In [4]:
# load requirements
import pandas as pd
import xml.etree.ElementTree as ET

In [5]:
# Parse the XML file
tree = ET.parse('../data/raw_data/MDB_STAMMDATEN.XML')
root = tree.getroot()

In [8]:
# dictionary comprehension to find the encoding of the latest election period
all_phases = {
    int(wp.findtext('WP'))
    for mdb in root.findall('MDB')
    for wp in mdb.findall('.//WAHLPERIODE')
    if wp.find('WP') is not None
}
latest_wp = max(all_phases)

In [19]:
# create the df by looping over all members

# create empty list to store the data
data = []

# now loop over all members and store relevant information
for mdb in root.findall("MDB"):

    # extract general information about the mp
    mdb_id = mdb.findtext("ID")
    name_element = mdb.find(".//NAME")
    first_name = name_element.findtext("VORNAME")
    surname = name_element.findtext("NACHNAME")
    acad_title = name_element.findtext("AKAD_TITEL")
    full_name = f"{acad_title} {first_name} {surname}".strip()
    bio_element = mdb.find("BIOGRAFISCHE_ANGABEN")
    birthdate = bio_element.findtext("GEBURTSDATUM")
    gender = bio_element.findtext("GESCHLECHT")
    party = bio_element.findtext("PARTEI_KURZ")
    profession = bio_element.findtext("BERUF")

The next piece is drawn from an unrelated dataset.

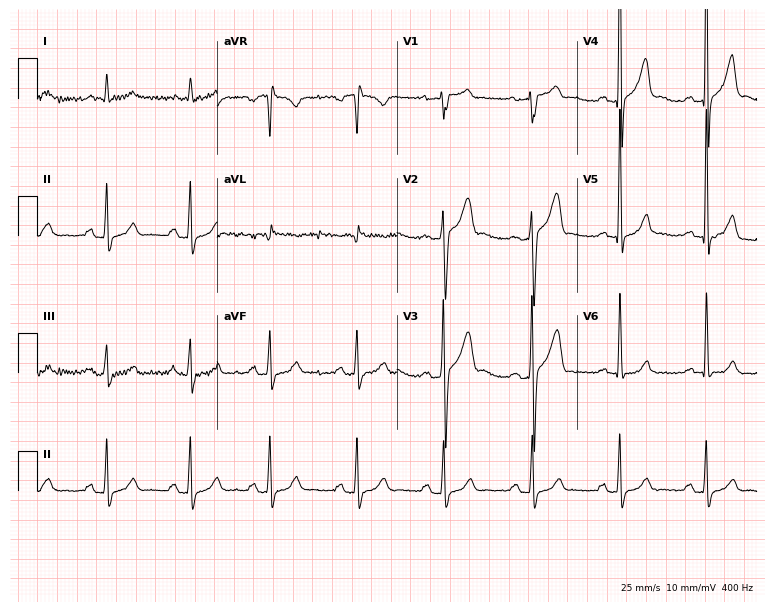
ECG (7.3-second recording at 400 Hz) — a male, 56 years old. Screened for six findings — first-degree AV block, right bundle branch block (RBBB), left bundle branch block (LBBB), sinus bradycardia, atrial fibrillation (AF), sinus tachycardia — none is recorded.
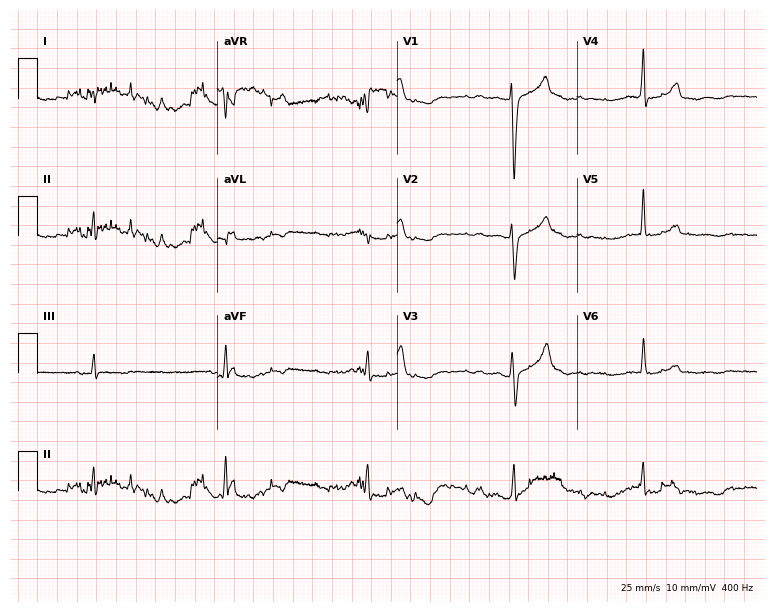
Standard 12-lead ECG recorded from a male patient, 62 years old (7.3-second recording at 400 Hz). The tracing shows sinus bradycardia (a sinus rate of 50 beats per minute or less).

    # check for participation in latest election period and append data if fits
    for wp in mdb.findall(".//WAHLPERIODE"):
        if int(wp.findtext("WP")) == latest_wp:
            # extract information about the specific election
            district_number = wp.findtext("WKR_NUMMER")
            district_name = wp.findtext("WKR_NAME")
            mandate = wp.findtext("MANDATSART")
            data.append({
                "id": mdb_id,
                "full_name": full_name,
                "birthdate": birthdate,
                "gender": gender,
                "party": party,
                "profession": profession,
                "district_number": district_number,
                "district_name": district_name,
                "mandate": mandate
            })

# convert this to a df and show the first rows
mps_df = pd.DataFrame(data).sort_values(by=["party", "full_name"])
mps_df.head()

Unnamed: 0,id,full_name,birthdate,gender,party,profession,district_number,district_name,mandate
512,11005504,Achim Köhler,22.03.1964,männlich,AfD,,277.0,Rhein-Neckar,Landesliste
416,11005408,Adam Balten,09.11.1983,männlich,AfD,Mechatronik-Ingenieur,112.0,Wesel I,Landesliste
412,11005404,Alexander Arpaschi,24.05.1970,männlich,AfD,,273.0,Rastatt,Landesliste
629,11005622,Alexis L. Giersch,25.09.1963,männlich,AfD,,,,Landesliste
169,11004674,Andreas Bleck,17.04.1988,männlich,AfD,Büroleiter,196.0,Neuwied,Landesliste


In [21]:
# export the df to csv
mps_df.to_csv("../data/clean_data/bundestag_mps.csv")